Finland’s UMK isn’t just there so somebody does well at Eurovision, they completely believe in finding a way so every national finalist can be defined as a winner and every national finalist is coached to produce the most fantastic three minutes of their career. While traditional powerhouse neighbors like Sweden arrive in Vienna with relatively modest, mid-table expectations at this Grand Final, Finland has officially overtaken them as the Nordic beacon of inspiration. They possess a fierce, burning desire not just to win, but to cultivate a vibrant fan culture, to push the limits of what televised musical entertainment can achieve, and to proudly welcome Europe back to Finland next year.
That team and all they have done with Eurovision in recent years within Finland would be well worthy of victory. And the nation of Finland that has embraced Eurovision so fondly in recent times have been waiting for this moment.
Since Käärijä in 2023, the entire Finnish nation has unified behind their Eurovision footprint. They’ve been waiting for a win that they feel they deserved three years ago. If it is Finland tonight, I will not begrudge them at all, and look forward to their creative energy influencing Europe’s huge celebration in 2027.
Reclaiming Our Song Contest
At its heart, this is a story of ownership. Who owns today? The feeling at Vienna today can feel like them vs us if you let it. Them, be it the EBU and their democratic processes and those making decisions about the Contest’s future. Them being the delegations with a history of instrumentalising the Song Contest. Them being those that would want to threaten this feeling of United By Music which we’ve been doing it for 70 years with or without a slogan.
Or is it us. Us the community that works with the Contest, that follows the Contest, that celebrates the Contest and invites today the entire world on Saturday night primetime (sorry Australia) to be a part of our party. With our values, not theirs. With our artists, our songs, and our sense of inclusive community.

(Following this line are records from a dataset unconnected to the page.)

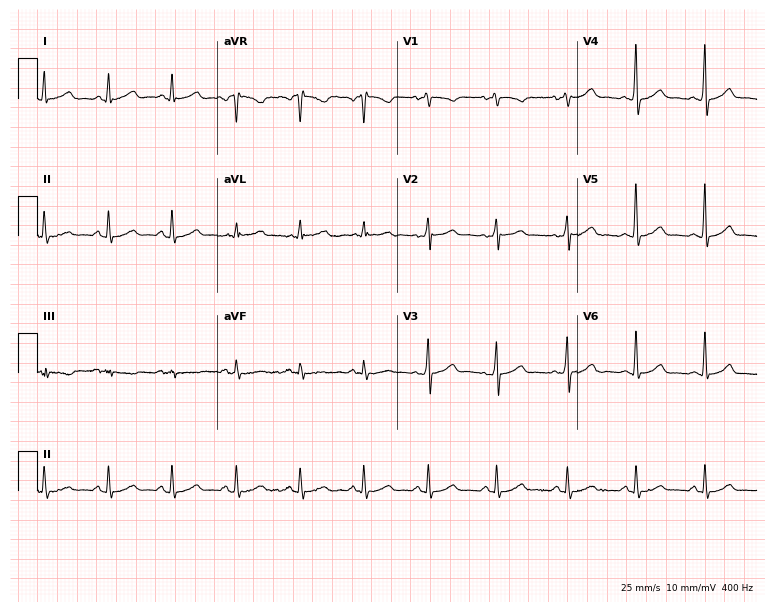
12-lead ECG from a female patient, 35 years old (7.3-second recording at 400 Hz). Recorded interpretation: within normal limits.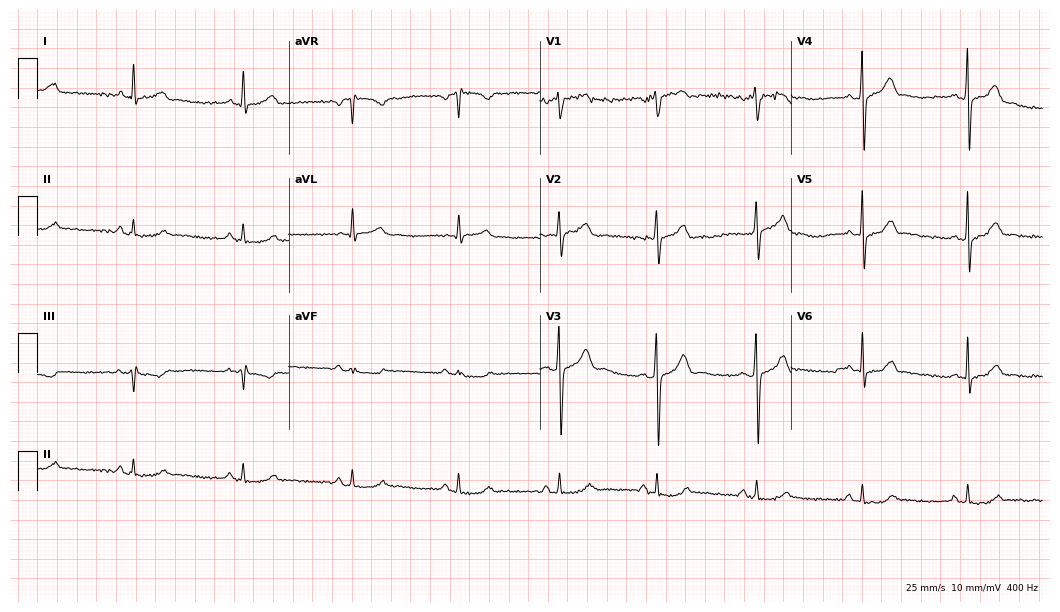
ECG — a 31-year-old male patient. Labelled as a normal ECG.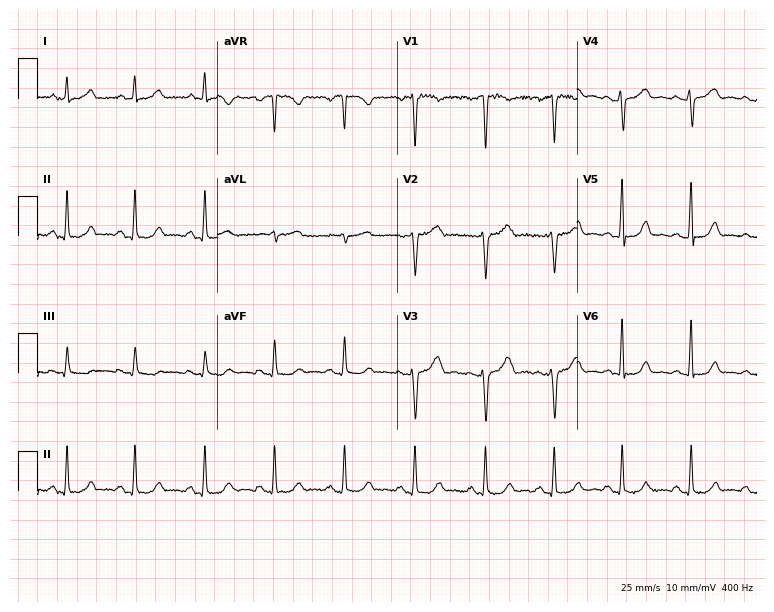
ECG — a 42-year-old female. Screened for six findings — first-degree AV block, right bundle branch block, left bundle branch block, sinus bradycardia, atrial fibrillation, sinus tachycardia — none is recorded. Other findings, if any, are not listed.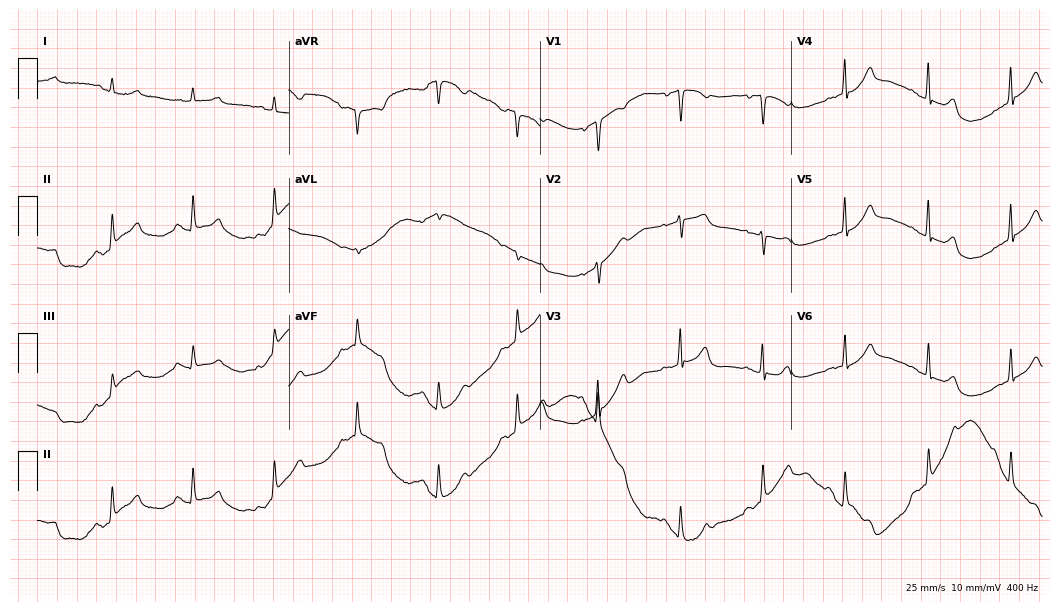
Standard 12-lead ECG recorded from an 85-year-old female patient. Read as a normal ECG.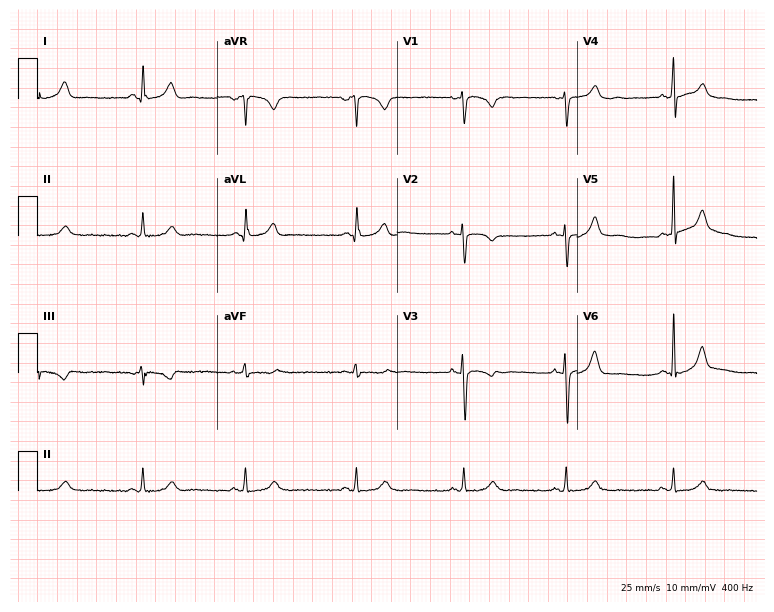
Resting 12-lead electrocardiogram (7.3-second recording at 400 Hz). Patient: a 37-year-old female. None of these six findings is recorded: first-degree AV block, right bundle branch block, left bundle branch block, sinus bradycardia, atrial fibrillation, sinus tachycardia.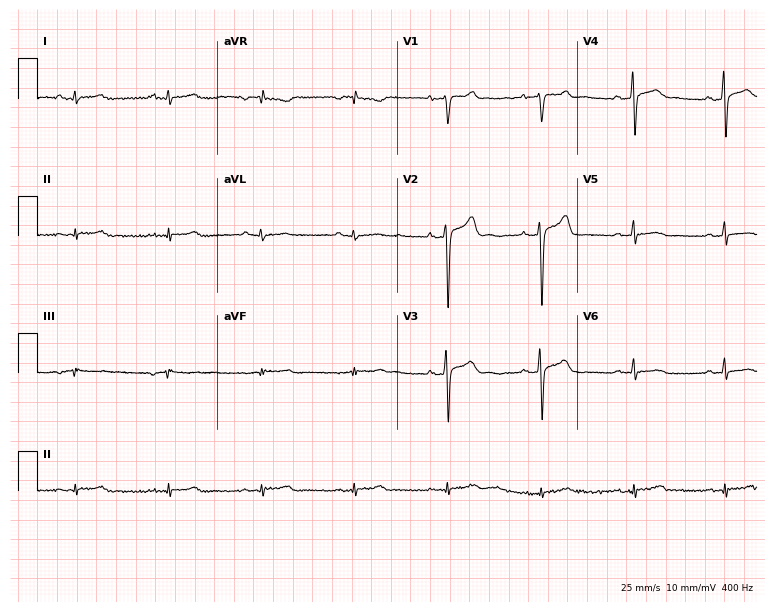
Electrocardiogram, a 45-year-old male patient. Of the six screened findings (first-degree AV block, right bundle branch block, left bundle branch block, sinus bradycardia, atrial fibrillation, sinus tachycardia), none is recorded. Only these six findings were labelled.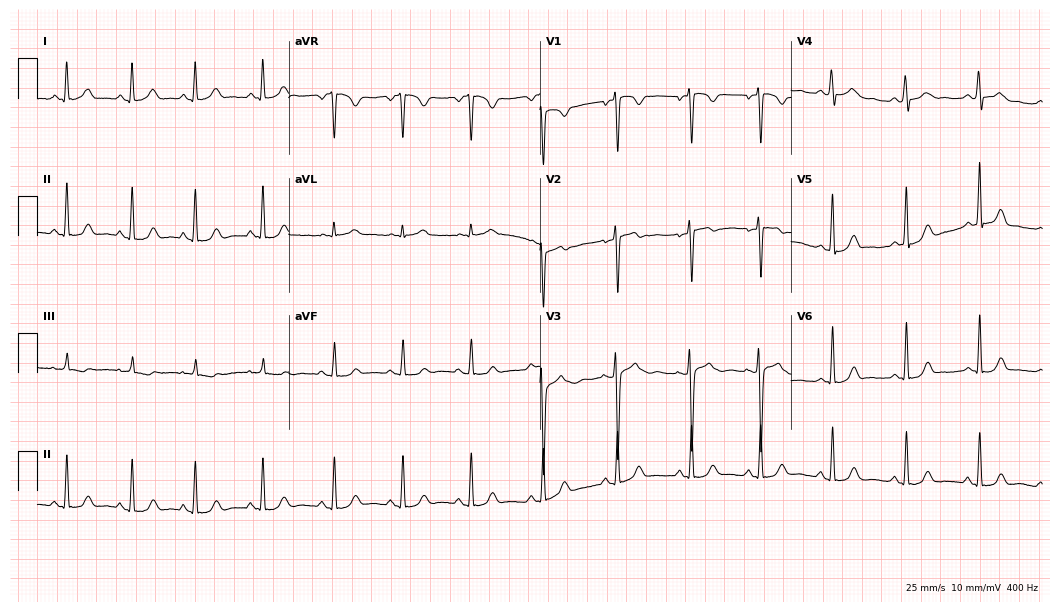
12-lead ECG (10.2-second recording at 400 Hz) from a 28-year-old female. Screened for six findings — first-degree AV block, right bundle branch block, left bundle branch block, sinus bradycardia, atrial fibrillation, sinus tachycardia — none is recorded. Other findings, if any, are not listed.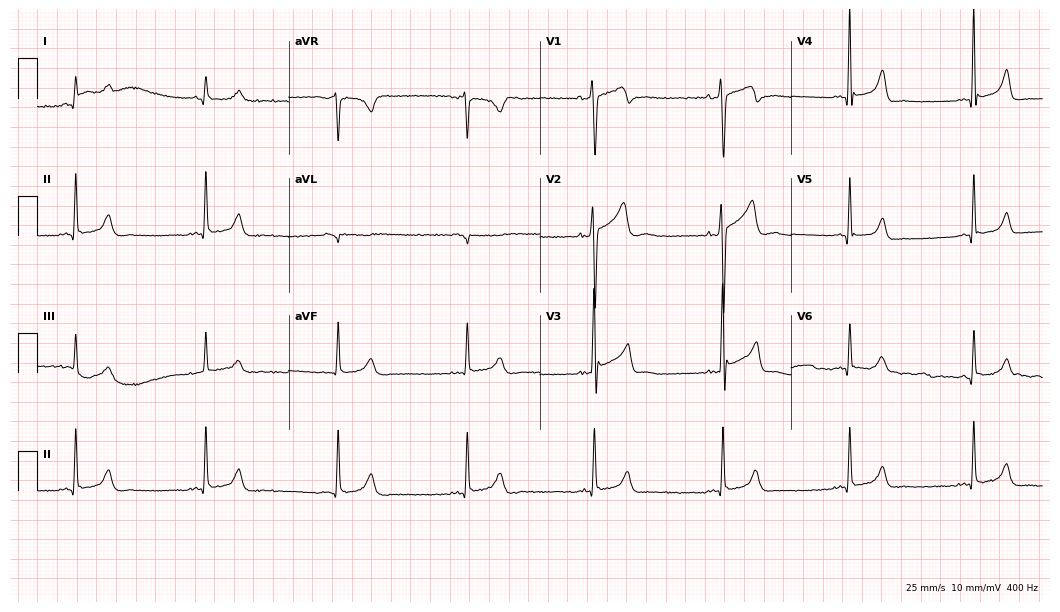
Resting 12-lead electrocardiogram (10.2-second recording at 400 Hz). Patient: a 41-year-old male. The tracing shows sinus bradycardia (a sinus rate of 50 beats per minute or less).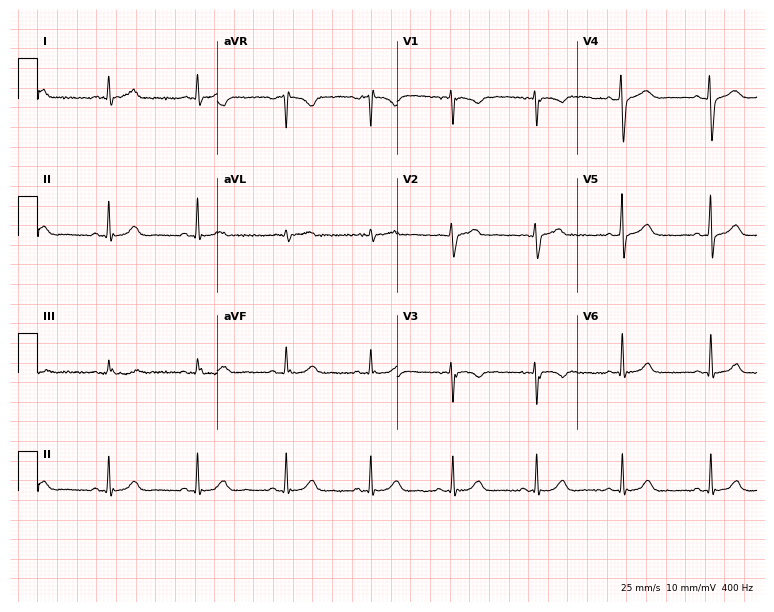
ECG (7.3-second recording at 400 Hz) — a female, 37 years old. Labelled as a normal ECG.

Eurovision does not belong to any governing body, nor does it belong to any corporate boardroom and rebrand. It belongs to us. It lives in our stories, our shared history and identity, and the collective rush of emotion we feel when the beat kicks in, the key change soars, or the dance break slaps.
It is entirely possible to sit with the weight of this year’s heavy Eurovision Song Contest, to remain deeply aware of those who are absent from Vienna, and to respect the principles that led them to stay away. But I refuse to let the hard work of those who are here today, way more than the three examples I have highlighted, be minimized or belittled or instrumentalised any more. Not for these four hours tonight.
Tonight, I want to celebrate the very peak of our craft. I want to champion the artists, the songwriters, and the brilliant creative minds who are the true heroes of this evening. They deserve their moment in the spotlight, and they deserve a community that stands fiercely behind what they want to deliver. I don’t want them to lose us, and I certainly don’t want us to lose this.
Or lose the new word that is going to be synonymous with our community from today onwards. A word nobody will ever be able to take away from us.
Tonight, Vienna, Viva la Bangaranga.